_What the exercise asks_
Retype, exactly as they stand, the lines from the start of the data to the line that contains "Ansicht über die", both ends included. Leave the pictures out.

_Provided data_
--- START ---
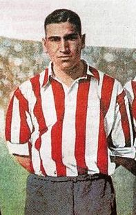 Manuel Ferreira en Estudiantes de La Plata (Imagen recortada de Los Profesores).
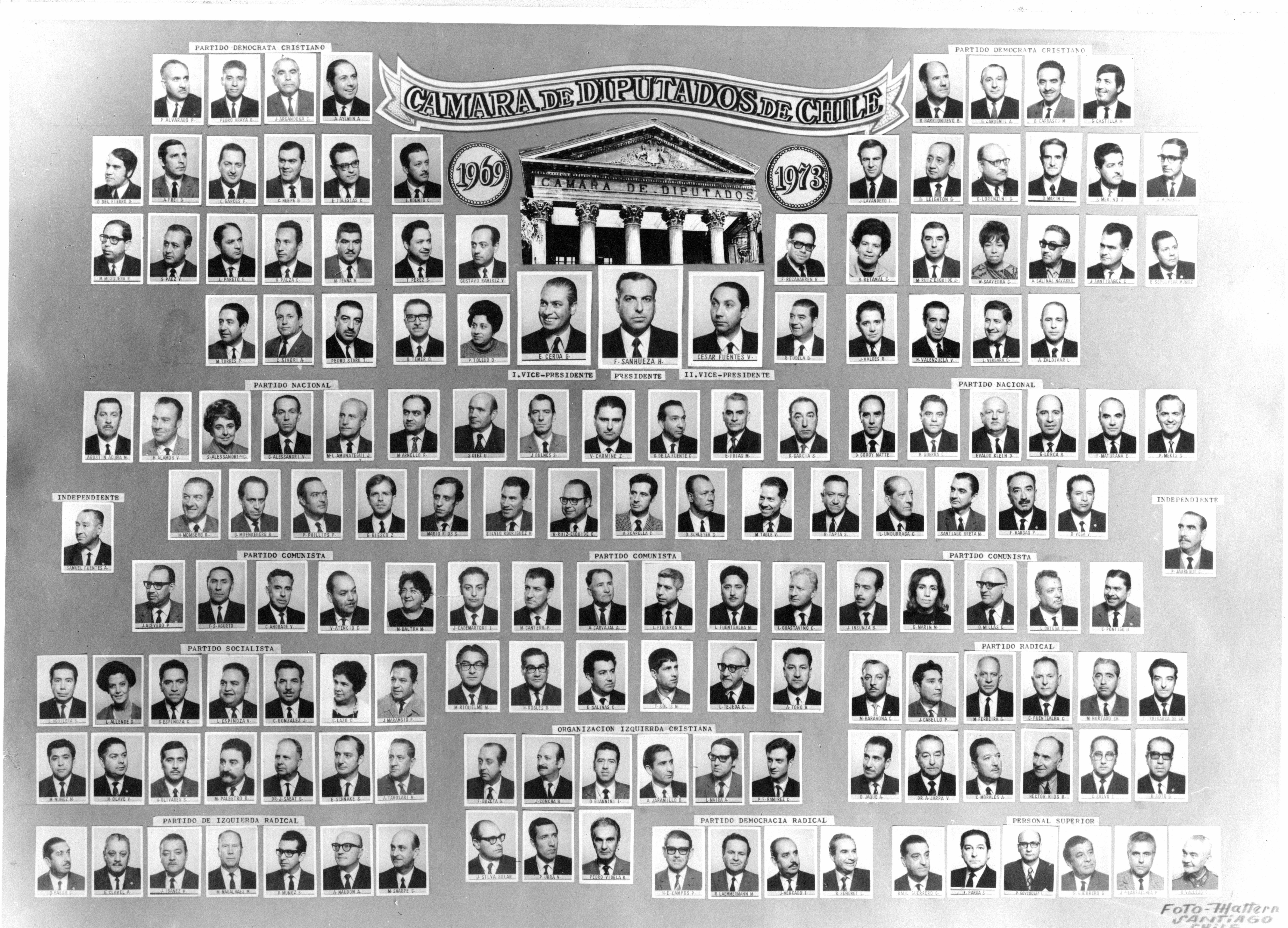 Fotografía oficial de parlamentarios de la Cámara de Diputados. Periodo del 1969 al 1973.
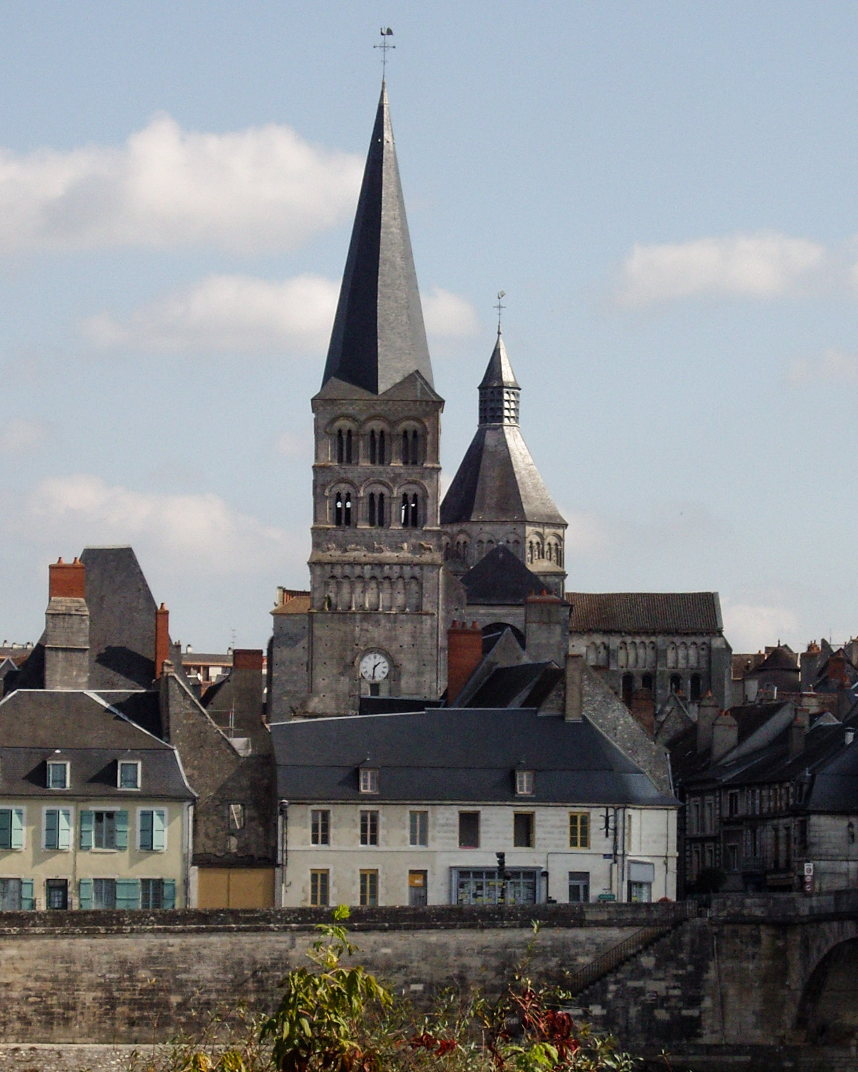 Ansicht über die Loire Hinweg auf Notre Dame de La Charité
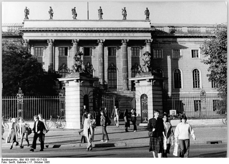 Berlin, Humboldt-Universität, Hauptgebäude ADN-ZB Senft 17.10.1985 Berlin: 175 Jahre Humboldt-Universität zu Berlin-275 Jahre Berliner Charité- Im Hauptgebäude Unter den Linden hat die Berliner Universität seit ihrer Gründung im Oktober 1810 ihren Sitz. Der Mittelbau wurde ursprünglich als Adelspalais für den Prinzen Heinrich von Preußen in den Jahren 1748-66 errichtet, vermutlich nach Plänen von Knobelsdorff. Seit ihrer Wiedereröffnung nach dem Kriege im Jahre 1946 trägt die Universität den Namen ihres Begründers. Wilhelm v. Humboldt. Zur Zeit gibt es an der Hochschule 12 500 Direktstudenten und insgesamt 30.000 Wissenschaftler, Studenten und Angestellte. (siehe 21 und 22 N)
--- END ---
_Answer section_
 Manuel Ferreira en Estudiantes de La Plata (Imagen recortada de Los Profesores).
 Fotografía oficial de parlamentarios de la Cámara de Diputados. Periodo del 1969 al 1973.
 Ansicht über die Loire Hinweg auf Notre Dame de La Charité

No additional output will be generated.